Edit: und hier meine DB-Deklaration







Grüße

Marcel


----------



## Swissfighter88 (23 Juli 2015)

Danke euch beiden!

*Variante von silverfreaky*
Super Sache für nicht optimierte Bausteine! Werde ich mir merken

*Variante von Mate001*
Probleme mit dem Slice-Zugriff habe ich eigentlich nicht. Ich möchte einfach meinen Programmcode übersichtlich behalten.
Danke für deine Codebeispiele. Sind echt nützlich. Ich setze das Mal so um.

Grüsse


----------



## Swissfighter88 (23 Juli 2015)

Hallo nochmals

@ Mate001:
 Kannst du mir die Idee mit der Quittiervariable noch ein wenig genauer Erklären? 
Ansätze sind mir klar, aber wie ich das Ganze im WinCC realisiere nicht!

Gruss


----------



## Ullus (30 Juni 2016)

Hallo,

Kann mir jemand sagen, warum ich für eine einfache Bitmeldungen überhaupt INT/WORD-Variablen benötige und nicht mit simplen BOOL arbeiten kann?

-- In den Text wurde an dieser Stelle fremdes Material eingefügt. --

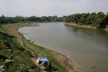 Basa Jawa: Bengawan Solo pas ngliwati Kutha Cepu

Ich will – wie der Themenstarter – auf einem Panel Bitmeldungen anzeigen (und gegebenenfalls auch quittieren)
Viele meiner Störmeldungen kommen auf der SPS hardwaremäßig als Digitaleingang und werden als BOOL verarbeitet. Eigentlich könnte ich die 1:1 im Meldesystem als Trigger verwenden. Wegen dem Meldesystem muss ich jetzt aber zusätzlich dazu überall noch Integer-Vars anlegen, damit das Meldesystem sie verarbeiten kann...
Mit erscheint diese Restriktion im TIA-Portal einfach überflüssig. Aber vielleicht verstehe ich als Neuling auf diesem Gebiet einfach irgend etwas nicht richtig...

Zusatzfrage (TIA v13sp1):
Wenn ich eine Bitmeldung mit einer Integer-Variable als Trigger anlege (funktioniert soweit), ist das Feld für die Quittiervariable ausgegraut und ich kann sie nicht definieren.
Wenn ich als Trigger eine BOOL-Variable verwende, kann ich ich plötzlich eine Quittiervariable festlegen (bekomme dann aber natürlich die Fehlermeldung wegen der BOOL, die nicht akzeptiert wird als Bitmeldung)
Was muss ich machen um beides richtig projektieren zu können?

LG


----------